An Argumentation of Historians (A Reassuring Author’s Note)

When we put together The Long and Short of It, I thought I’d write an introduction to each story, telling how and why it came about, what was the thinking behind it and the circumstances under which it was written.

I personally thought this brief glimpse into my thought processes would frighten the living daylights out of normal, intelligent, charming people – i.e. my readers – but not so. The intros proved to be nearly as popular as the stories themselves, and that’s not hurtful at all, is it?

Anyway, I was struggling away at the typeface when the command came down from the cloud-cloaked Accent Press penthouse.

‘The intros went quite well. It might be a good idea to do one for the next book. Only a suggestion, of course.’

As an author, I know on which side my bread’s buttered. As an Accent Press author, I know on which side the electrodes are lubricated, and made haste to comply.

‘Oh, and for God’s sake make the book a bit more cheerful this time,’ was the supplementary command, relayed by a sweating minion. ‘Your last effort traumatised so many readers we had to set up a counselling group.’

While on this subject, I’ve been asked to say that for anyone still suffering the after-effects of that fine book And the Rest Is History, a few places still remain on the Accent Press sponsored Oh For God’s Sake Get Over It and Stop Being Such a Baby Support Group. Sessions are held every Wednesday and are open to all. To enrol, please bring either the deeds of your house or your first-born – whichever can be most easily translated into cash.

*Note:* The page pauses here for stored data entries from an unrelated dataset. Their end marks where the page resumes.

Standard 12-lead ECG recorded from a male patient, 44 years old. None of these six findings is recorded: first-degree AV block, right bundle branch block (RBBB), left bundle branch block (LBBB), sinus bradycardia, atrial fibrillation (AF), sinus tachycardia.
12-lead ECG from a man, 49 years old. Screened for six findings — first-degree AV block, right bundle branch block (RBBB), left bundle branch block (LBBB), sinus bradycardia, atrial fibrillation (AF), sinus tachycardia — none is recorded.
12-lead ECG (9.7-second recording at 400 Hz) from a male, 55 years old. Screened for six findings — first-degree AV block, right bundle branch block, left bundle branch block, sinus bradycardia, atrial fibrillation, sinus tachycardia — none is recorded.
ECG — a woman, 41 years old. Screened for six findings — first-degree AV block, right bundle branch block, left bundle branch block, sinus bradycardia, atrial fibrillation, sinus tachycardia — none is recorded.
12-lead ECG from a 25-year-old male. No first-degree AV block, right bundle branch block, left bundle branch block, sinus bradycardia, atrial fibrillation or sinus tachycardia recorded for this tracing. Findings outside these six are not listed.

So, here it is, the next Chronicle. An Argumentation of Historians – and yes, it is, I think, a little more light-hearted. There are no fewer disasters, but everyone is very cheerful about them because, of course, I’m not lulling you all into a false sense of security at all, am I?

Anyway, to bang on with the intro: there are certain time-travel scenarios I never wanted to get involved with. For instance, the one where the heroine goes back in time and is swept off her feet by a handsome contemporary who, inexplicably, falls in love with a woman with no land, no fortune, no skills and no important male relations either to protect her or give her status. Never mind that she looks strange, speaks even more strangely, is entirely ignorant of the world around her, and seems not to have any idea of her proper place in it. Despite all that their love would cross time itself – she would abandon everything for his sake – and they would live happily ever after.

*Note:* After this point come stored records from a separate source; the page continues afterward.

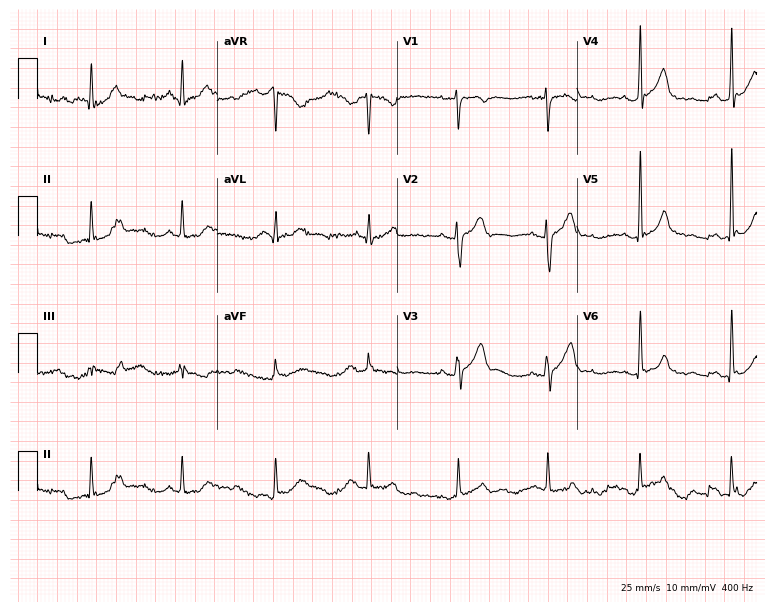
Resting 12-lead electrocardiogram. Patient: a male, 30 years old. Read as a normal ECG.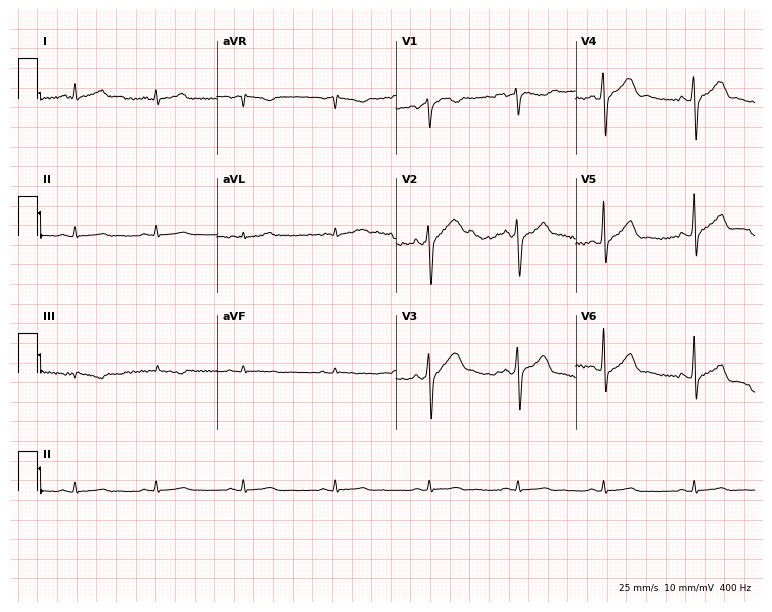
Standard 12-lead ECG recorded from a 58-year-old male (7.3-second recording at 400 Hz). None of these six findings is recorded: first-degree AV block, right bundle branch block, left bundle branch block, sinus bradycardia, atrial fibrillation, sinus tachycardia. Only these six findings were labelled.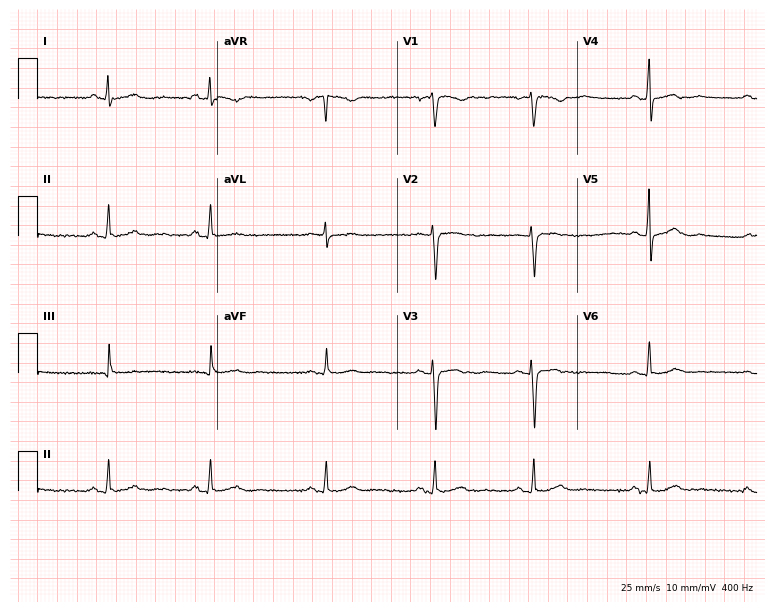
12-lead ECG from a 53-year-old female patient (7.3-second recording at 400 Hz). No first-degree AV block, right bundle branch block, left bundle branch block, sinus bradycardia, atrial fibrillation or sinus tachycardia recorded for this tracing.

No heroine of mine – I said – would ever fall in love with a contemporary and, inexplicably, abandon hot baths, chocolate, antibiotics, dentists, central heating, universal suffrage, contraception, tea, Toad-in-the-Hole, bras, soap that doesn’t strip your skin away, Lycra, books, and the safe removal of a volatile appendix, to live in a cold, damp, draughty castle with no plumbing – indeed no comforts of any kind – no matter how handsome and romantic the hero.

And then I thought: well, what if the hero wasn’t romantic at all? In any way. And neither was the heroine. What if they could barely communicate? What if their mindsets were worlds apart? What if he found her behaviour inexplicable?  What if, despite all her best efforts to fit in, she lurched from one crisis to the next, astounding and frightening those around her? How long would she last?

Everyone has their own place in time. They may not like it. It might not be pleasant. But it’s their place and it fits them perfectly and to leave it is always to court catastrophe.

An Argumentation of Historians is available to pre-order on audible now here.

And is available for you American audible-ers here.

42 thoughts on “An Argumentation of Historians (A Reassuring Author’s Note)

  1. Considering Mrs Partridge is Cleo, we are left with a dilemma : are you, Jodi dearest, channeling Calliope, Melpomene or Thalia ? Or are you the fighting ground of three of the Muses, beloved by each of them, and each of them jealous ?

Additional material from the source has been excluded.